Originals

May 27, 2011

Air France 447: Why Did it Go Down? Investigators Have Answers! (Watch!)

Two years after Air France 447 went down in the southern Atlantic Ocean – we are finally learning what happened to cause the devastating crash.

In the beginning of May, investigators finally found the aircraft’s cockpit voice recorder and dlight data recorder. They have been able to analyze the data, and France’s Buerau of Investigation and Analysis (BEA) have been able to find out what happened to bring the flight from Rio de Janieror to Paris down.

Why did it happen?

The aircraft’s speed sensors were giving invalid readings. At around 1:33 GMT on June 1, 2009, AF 447 entered an area on its route known for severe turbulence. No further contact was made.

Findings suggest that the plan climbed to 38,000 feet before “the stall warning was triggered and the airplane stalled.” The plan then descended immediately, without deploying oxygen masks over a period of 3 minutes and 30 seconds and the engines remained operational, said the report.

Error messages report that the plane might have been going either too fast or too slow.

“The crash happened at around 2 am on a dark night when the error messages suddenly appeared and the autopilot tripped out.” David Learmont of Flight International told CNN before the report was released.

“This is a syndrome,” he said. “There have been lots of accidents where pilots have fixated on correcting a relatively minor problem and lose sight of the macro problem. Now we don’t know that, but we do know the aircraft acted as if it was not being controlled purposefully.
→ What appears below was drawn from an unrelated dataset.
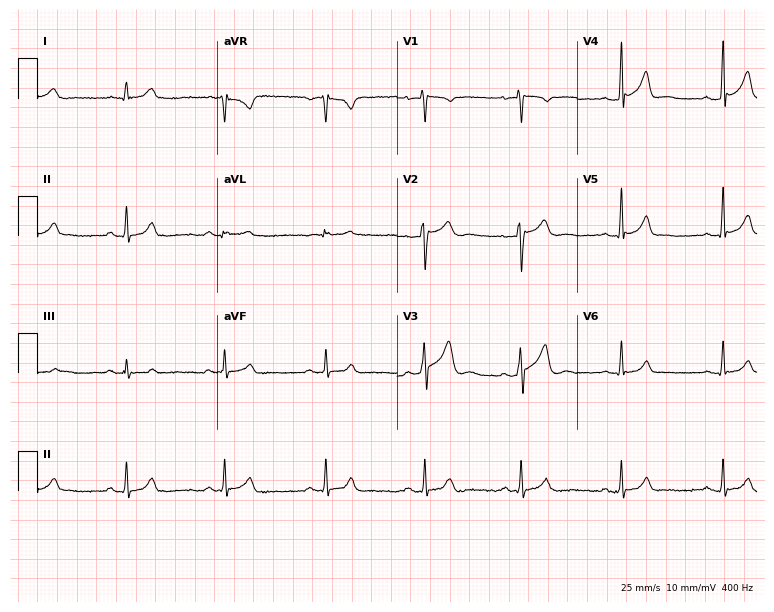
Standard 12-lead ECG recorded from a male, 43 years old (7.3-second recording at 400 Hz). None of these six findings is recorded: first-degree AV block, right bundle branch block, left bundle branch block, sinus bradycardia, atrial fibrillation, sinus tachycardia.

“Whether it was out of control — and I doubt this — it was not being controlled. Imagine it is 2 am and two sleepy pilots encounter a problem. They don’t have much to do so they decide to troubleshoot this problem. They fixate on it and forget the autopilot has tripped.

“The airplane meanwhile goes into a lazy spiral descent — the pilots don’t notice as it is all very gentle. And when they look up they don’t believe what their instruments tell them and they get disorientated and can’t recover.”

All 228 people on board died in the crash.